You are wasting time, dragging out the inevitable, and hurting the bees in that hive with undue stress as well as not supporting your other weak hives by not tearing this one apart to give them what they need. Stressed bees become sickly bees.
If you are dead set intent on trying to get a queen(s) out of this. Then suggest to still rip apart and tear down the hive for resources, but take one frame with a few QC's and setup a 2 frame nuc. Let that nuc go for producing a queen, while not stressing a whole hive of bees over it. Get the rest of the bees and resources into new welcoming homes (combine).
The same principle applies to the other hive that you say has a cripple mediocre queen. If you do not have a good queen, you do not have anything, you have nothing. Kill her now. Tear the hive down, use the bees and resources to bolster all of the other hives. Take your winter losses now.

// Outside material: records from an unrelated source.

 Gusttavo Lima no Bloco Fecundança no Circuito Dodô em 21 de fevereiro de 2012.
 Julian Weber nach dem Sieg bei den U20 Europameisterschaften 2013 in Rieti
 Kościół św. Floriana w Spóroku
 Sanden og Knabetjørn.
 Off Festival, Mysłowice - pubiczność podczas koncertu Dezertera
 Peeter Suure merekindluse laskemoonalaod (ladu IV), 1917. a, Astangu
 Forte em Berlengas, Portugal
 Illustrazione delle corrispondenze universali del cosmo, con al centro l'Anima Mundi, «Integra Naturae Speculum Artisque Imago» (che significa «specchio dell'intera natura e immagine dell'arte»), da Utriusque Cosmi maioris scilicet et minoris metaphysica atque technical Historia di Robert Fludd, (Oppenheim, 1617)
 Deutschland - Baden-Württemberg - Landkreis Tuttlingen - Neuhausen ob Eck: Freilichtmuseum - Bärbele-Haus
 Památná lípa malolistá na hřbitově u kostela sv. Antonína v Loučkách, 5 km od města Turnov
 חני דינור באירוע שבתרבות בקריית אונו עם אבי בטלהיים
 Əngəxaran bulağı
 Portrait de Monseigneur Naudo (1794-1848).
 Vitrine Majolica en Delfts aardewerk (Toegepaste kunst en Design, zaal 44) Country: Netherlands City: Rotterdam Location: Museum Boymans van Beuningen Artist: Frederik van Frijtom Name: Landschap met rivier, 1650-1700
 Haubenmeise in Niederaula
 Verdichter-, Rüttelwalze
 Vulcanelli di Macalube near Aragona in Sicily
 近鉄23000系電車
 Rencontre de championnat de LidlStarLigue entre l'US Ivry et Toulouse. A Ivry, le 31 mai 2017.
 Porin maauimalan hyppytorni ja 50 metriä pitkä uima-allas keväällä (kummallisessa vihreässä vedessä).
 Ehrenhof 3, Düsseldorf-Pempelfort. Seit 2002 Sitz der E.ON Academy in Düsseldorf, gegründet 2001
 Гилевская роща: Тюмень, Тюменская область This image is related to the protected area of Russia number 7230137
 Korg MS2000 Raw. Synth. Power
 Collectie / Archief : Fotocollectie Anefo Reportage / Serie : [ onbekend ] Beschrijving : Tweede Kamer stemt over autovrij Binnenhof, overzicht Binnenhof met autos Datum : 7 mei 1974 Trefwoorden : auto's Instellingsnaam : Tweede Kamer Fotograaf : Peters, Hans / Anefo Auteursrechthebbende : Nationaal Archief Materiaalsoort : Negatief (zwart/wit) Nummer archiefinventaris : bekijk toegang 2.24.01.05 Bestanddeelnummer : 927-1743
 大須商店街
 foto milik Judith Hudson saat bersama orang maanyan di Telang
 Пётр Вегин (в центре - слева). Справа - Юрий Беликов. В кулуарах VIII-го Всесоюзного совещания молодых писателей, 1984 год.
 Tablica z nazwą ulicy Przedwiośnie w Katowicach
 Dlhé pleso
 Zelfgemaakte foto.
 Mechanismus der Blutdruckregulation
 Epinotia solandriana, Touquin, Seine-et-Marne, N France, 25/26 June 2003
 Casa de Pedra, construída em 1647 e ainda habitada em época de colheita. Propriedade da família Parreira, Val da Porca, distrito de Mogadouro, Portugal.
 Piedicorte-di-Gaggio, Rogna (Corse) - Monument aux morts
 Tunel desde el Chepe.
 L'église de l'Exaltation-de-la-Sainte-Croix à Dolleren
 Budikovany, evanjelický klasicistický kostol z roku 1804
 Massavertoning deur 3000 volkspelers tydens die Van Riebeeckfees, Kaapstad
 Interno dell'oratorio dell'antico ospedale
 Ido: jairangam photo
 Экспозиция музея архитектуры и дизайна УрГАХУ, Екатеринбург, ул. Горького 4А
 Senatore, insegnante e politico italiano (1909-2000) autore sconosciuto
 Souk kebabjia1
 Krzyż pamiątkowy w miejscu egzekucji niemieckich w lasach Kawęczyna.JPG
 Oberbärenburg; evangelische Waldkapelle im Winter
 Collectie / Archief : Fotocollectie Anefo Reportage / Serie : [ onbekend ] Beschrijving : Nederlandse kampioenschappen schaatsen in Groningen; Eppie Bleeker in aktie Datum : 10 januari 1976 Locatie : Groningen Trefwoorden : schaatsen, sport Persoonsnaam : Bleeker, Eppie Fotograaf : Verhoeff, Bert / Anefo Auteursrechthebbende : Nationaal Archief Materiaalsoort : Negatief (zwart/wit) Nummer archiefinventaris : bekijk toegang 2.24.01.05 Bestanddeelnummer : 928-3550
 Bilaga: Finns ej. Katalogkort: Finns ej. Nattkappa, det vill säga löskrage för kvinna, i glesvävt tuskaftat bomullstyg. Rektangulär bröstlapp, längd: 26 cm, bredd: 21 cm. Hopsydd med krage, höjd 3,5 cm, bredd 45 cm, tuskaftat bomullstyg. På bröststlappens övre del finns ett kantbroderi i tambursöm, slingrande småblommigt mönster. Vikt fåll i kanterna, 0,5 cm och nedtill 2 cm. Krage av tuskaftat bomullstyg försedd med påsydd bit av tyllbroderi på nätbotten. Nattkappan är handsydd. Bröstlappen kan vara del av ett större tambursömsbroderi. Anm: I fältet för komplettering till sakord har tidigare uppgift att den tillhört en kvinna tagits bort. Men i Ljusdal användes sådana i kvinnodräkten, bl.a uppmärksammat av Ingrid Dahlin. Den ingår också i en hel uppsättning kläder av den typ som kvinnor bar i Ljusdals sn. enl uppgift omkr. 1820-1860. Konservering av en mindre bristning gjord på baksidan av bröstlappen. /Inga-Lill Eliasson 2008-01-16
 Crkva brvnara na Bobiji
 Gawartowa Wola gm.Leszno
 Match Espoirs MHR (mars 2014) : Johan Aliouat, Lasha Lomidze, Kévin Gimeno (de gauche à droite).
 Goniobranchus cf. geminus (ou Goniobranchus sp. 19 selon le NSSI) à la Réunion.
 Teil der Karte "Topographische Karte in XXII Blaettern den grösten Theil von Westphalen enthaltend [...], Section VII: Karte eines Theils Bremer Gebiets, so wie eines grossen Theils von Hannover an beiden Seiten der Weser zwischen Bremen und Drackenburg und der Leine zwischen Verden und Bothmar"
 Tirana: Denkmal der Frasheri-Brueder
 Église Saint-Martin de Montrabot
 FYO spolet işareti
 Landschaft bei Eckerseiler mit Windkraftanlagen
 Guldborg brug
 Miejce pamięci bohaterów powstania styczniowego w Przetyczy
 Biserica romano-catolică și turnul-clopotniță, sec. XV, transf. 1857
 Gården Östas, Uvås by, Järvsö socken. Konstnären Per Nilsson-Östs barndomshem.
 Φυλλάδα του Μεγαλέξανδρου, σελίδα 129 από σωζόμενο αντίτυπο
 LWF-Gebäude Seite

The time is critical. The 2018 bee season is over. We have no time to dawdle or procrastinate or hold out on a hive to come around, it won't. Look after your bees. Looking after bees means help them as much as you can wherever you can. It also often means heavy handed tough love. Culling the weak to promote only brilliance in the others. It means stop unnecessary stress on a colony by ending it. By doing so proactively before the resources are depleted, there are gains! Done soon enough the resources can be used to bolster the rest of the apiary. The end result is instead of a bunch of weak-mediocre hives and suffering heavy winter losses, there are fewer but excellent strong healthy hives and no winter losses.
Hope that helps, in some way, with a push in the right direction with this.